[Records provided — start]

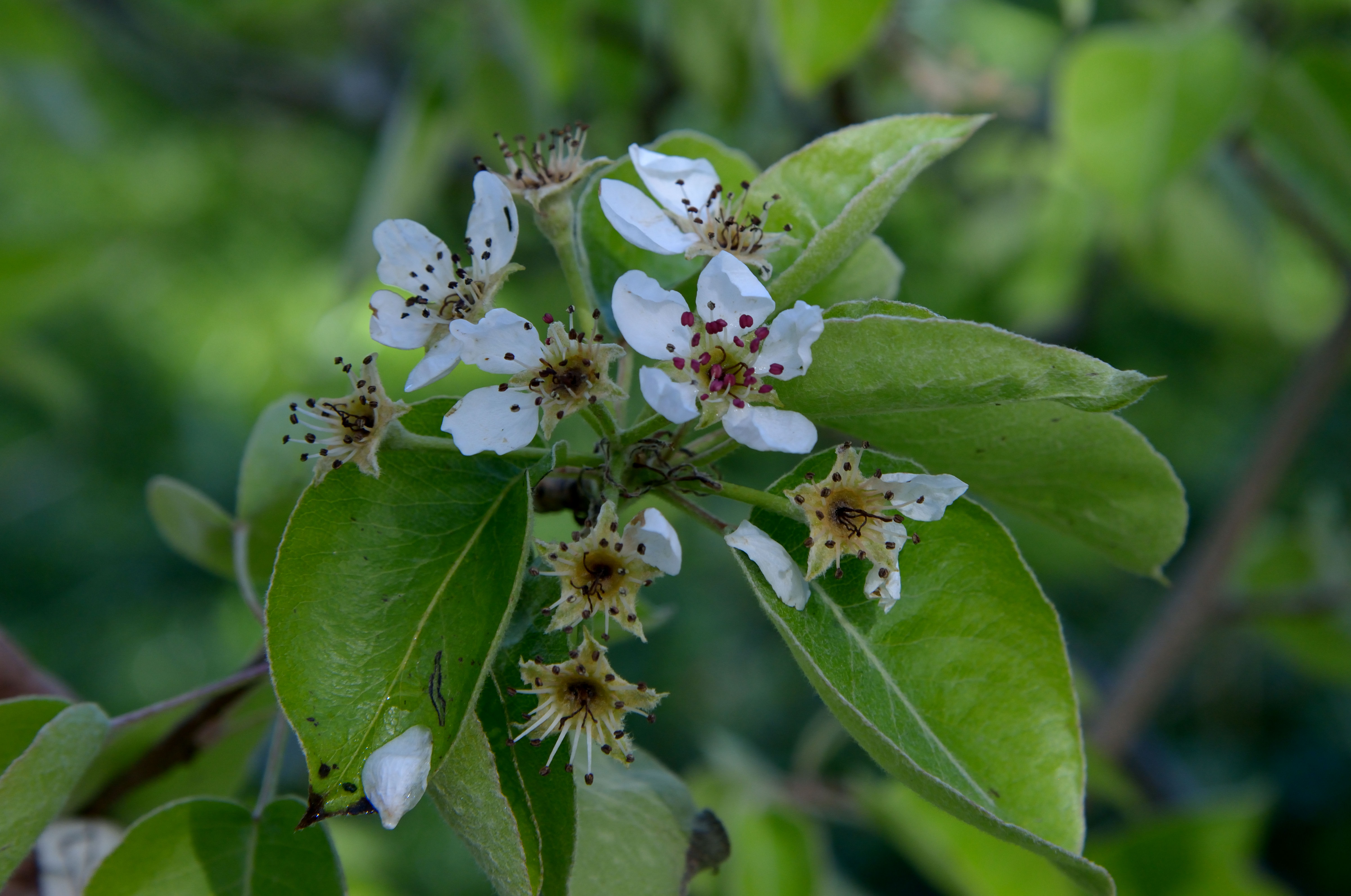 Pyrus communis flowers frost damage, brown pistils
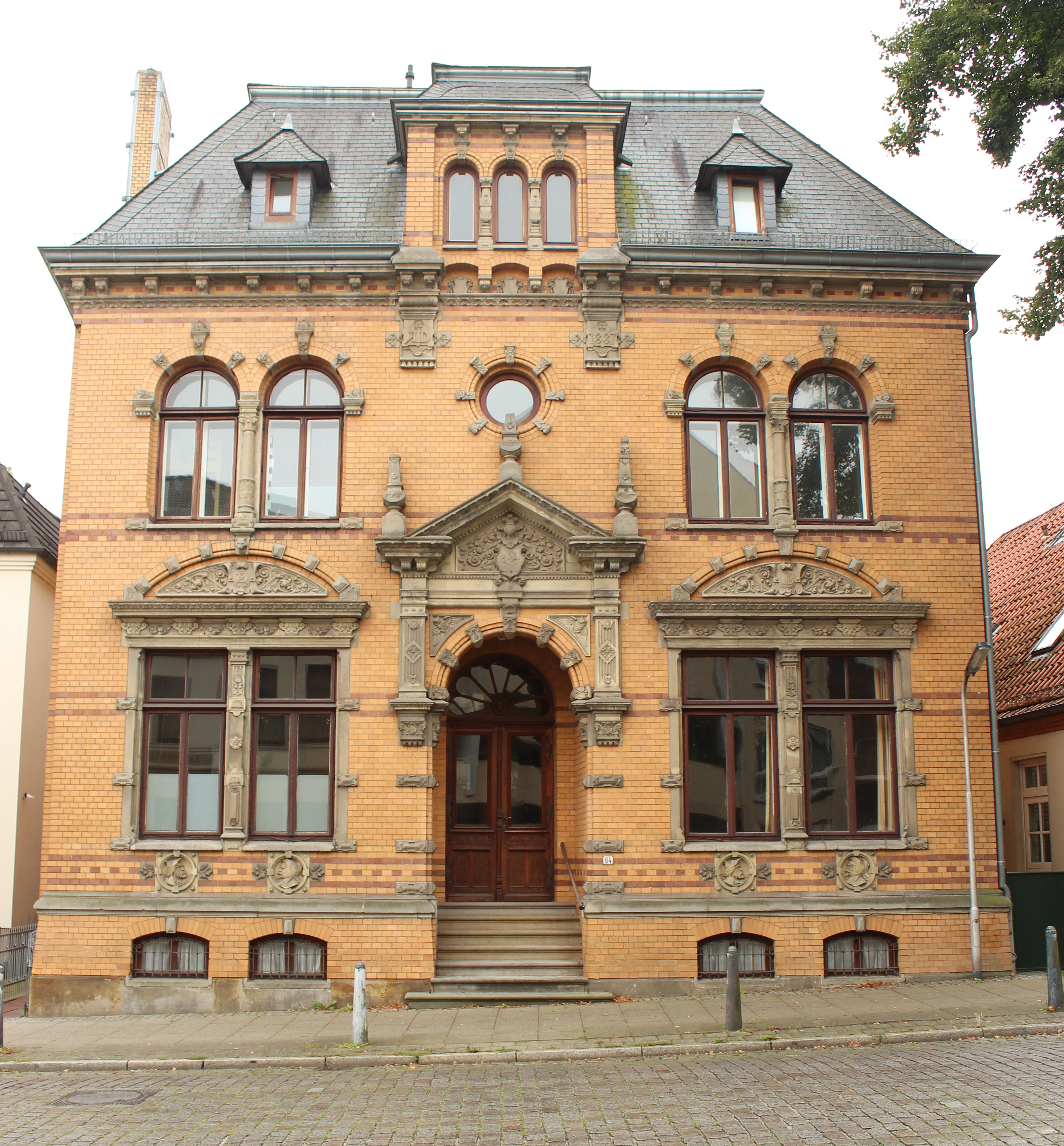 Villa Bischoff in Bremen, Weserstraße 84.Das abgebildete Objekt ist ein geschütztes Kulturdenkmal in der Freien Hansestadt Bremen, mit der Nr. 1337 beim Landesamt für Denkmalpflege registriert.
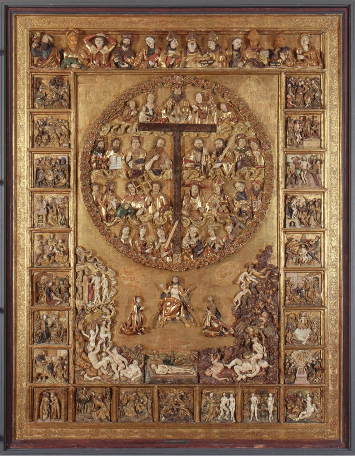 Werkstatt des Veit Stoß Datierung: um 1518 Ort: Nürnberg Material/Technik: Tafel: Tannenholz; Figuren: Lindenholz Maße: H. 233 cm, B. 173 cm, T. 13 cm Im Germanischen Nationalmuseum in Nürnberg (Sammlung: Skulptur bis 1800)
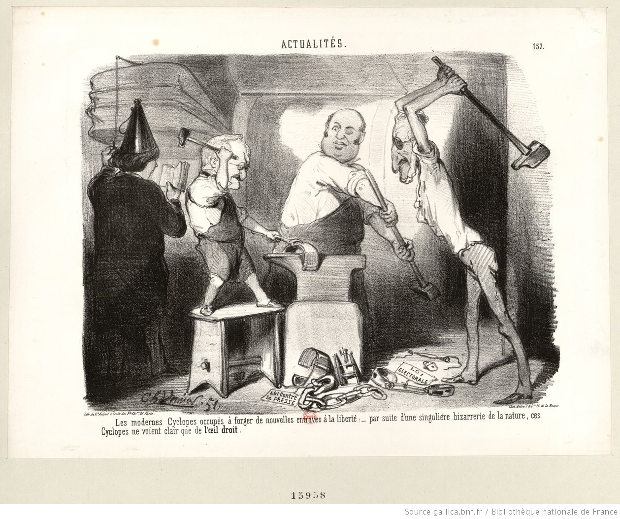 Thiers, Adolphe (1797-1877) France -- 1848-1852 (2e République)
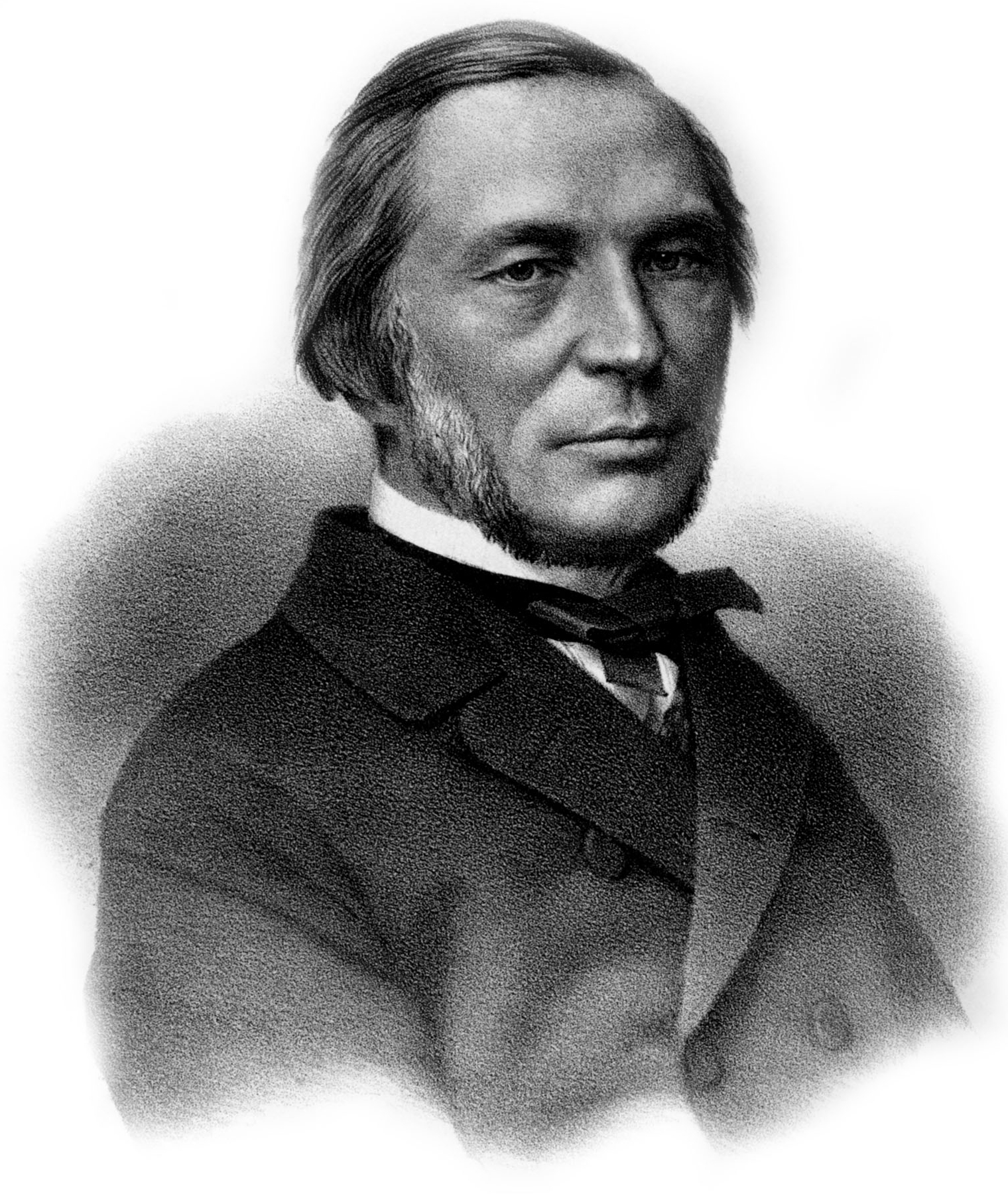 P. TCHEBICHEF. Съ Фотогр. Деньера. Лит. А. Мюнстера, СПБ. Imp. Lith. A. Munster (Editeur)
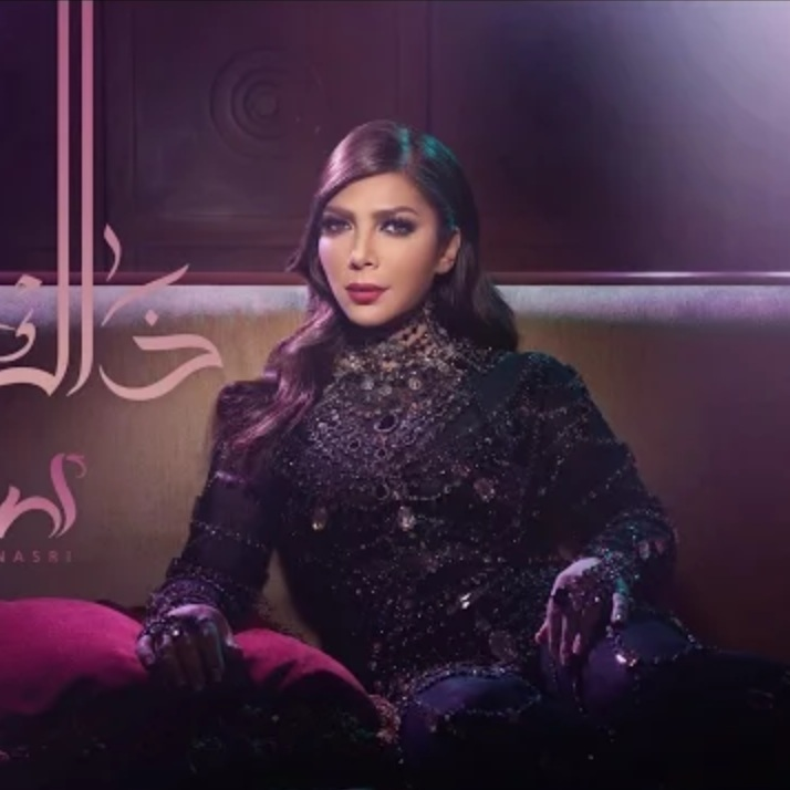 أصالة نصري - ذاك الغبي
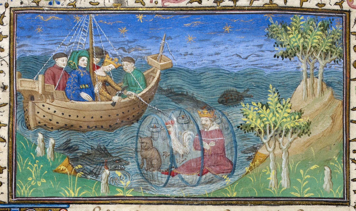 Detail of a miniature of Alexander lowered into the sea in a cask, along with a cat and a cock, at the beginning of chapter 65. Source: Historia de proelis in a French translation (Le Livre et le vraye hystoire du bon roy Alixandre), 1420.

[Records provided — finish]

Please print everything in the material exactly, apart from the pictures.

## Response area
 Pyrus communis flowers frost damage, brown pistils
 Villa Bischoff in Bremen, Weserstraße 84.Das abgebildete Objekt ist ein geschütztes Kulturdenkmal in der Freien Hansestadt Bremen, mit der Nr. 1337 beim Landesamt für Denkmalpflege registriert.
 Werkstatt des Veit Stoß Datierung: um 1518 Ort: Nürnberg Material/Technik: Tafel: Tannenholz; Figuren: Lindenholz Maße: H. 233 cm, B. 173 cm, T. 13 cm Im Germanischen Nationalmuseum in Nürnberg (Sammlung: Skulptur bis 1800)
 Thiers, Adolphe (1797-1877) France -- 1848-1852 (2e République)
 P. TCHEBICHEF. Съ Фотогр. Деньера. Лит. А. Мюнстера, СПБ. Imp. Lith. A. Munster (Editeur)
 أصالة نصري - ذاك الغبي
 Detail of a miniature of Alexander lowered into the sea in a cask, along with a cat and a cock, at the beginning of chapter 65. Source: Historia de proelis in a French translation (Le Livre et le vraye hystoire du bon roy Alixandre), 1420.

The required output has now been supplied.